LISTED RECORDS:
..............................

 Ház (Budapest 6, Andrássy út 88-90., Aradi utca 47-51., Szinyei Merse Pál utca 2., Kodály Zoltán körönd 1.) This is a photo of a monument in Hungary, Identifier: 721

..............................

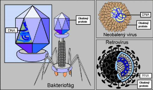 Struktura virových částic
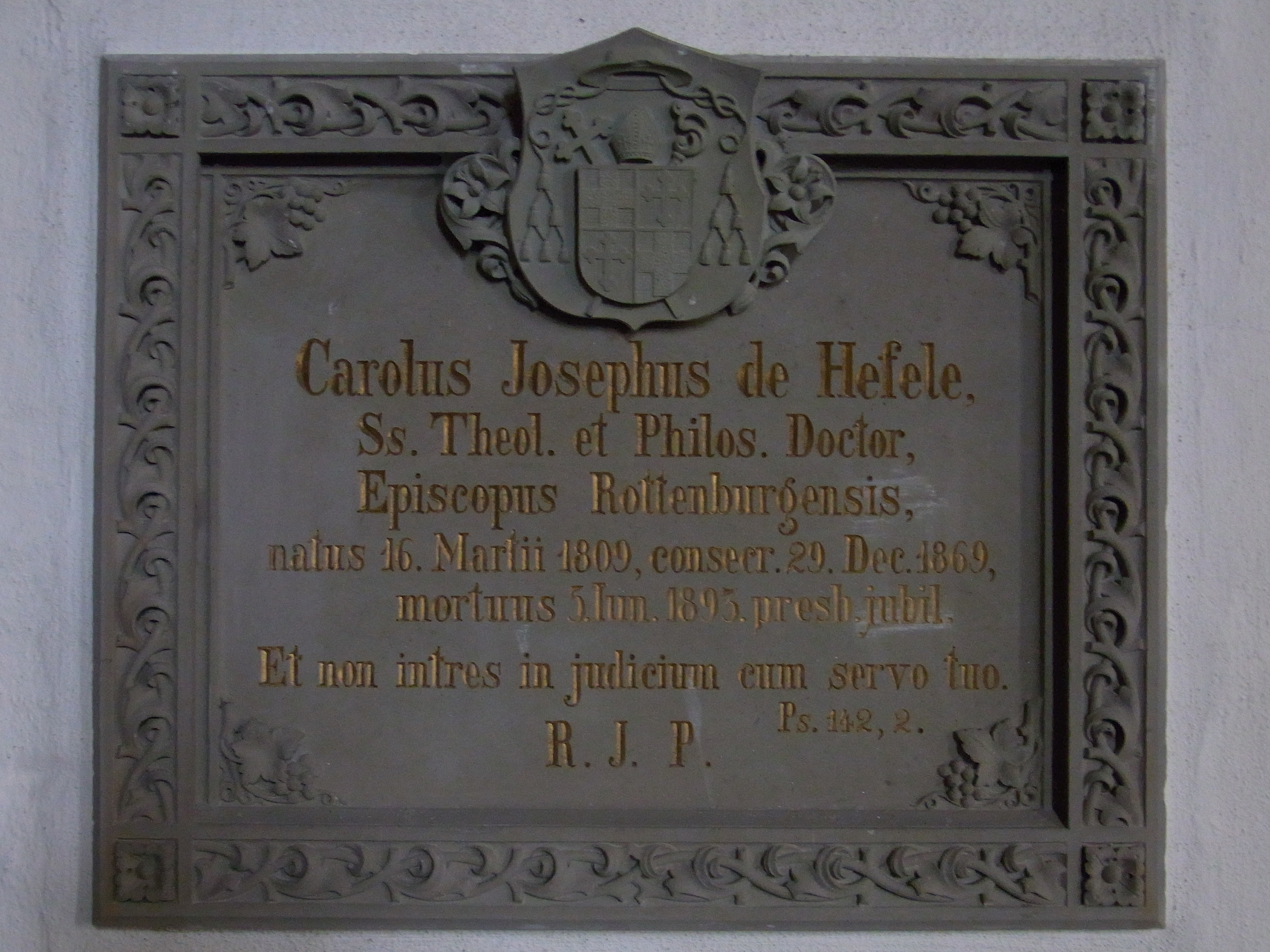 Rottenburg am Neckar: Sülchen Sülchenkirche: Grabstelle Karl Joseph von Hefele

..............................

WHAT THE EXERCISE ASKS: Reproduce exactly the lines of the data above that run from the line with "Struktura virových částic" down to the line with "Rottenburg am Neckar: Sülchen", both ends included. Pictures do not belong in the copy.

PROBLEM SOLUTION:
 Struktura virových částic
 Rottenburg am Neckar: Sülchen Sülchenkirche: Grabstelle Karl Joseph von Hefele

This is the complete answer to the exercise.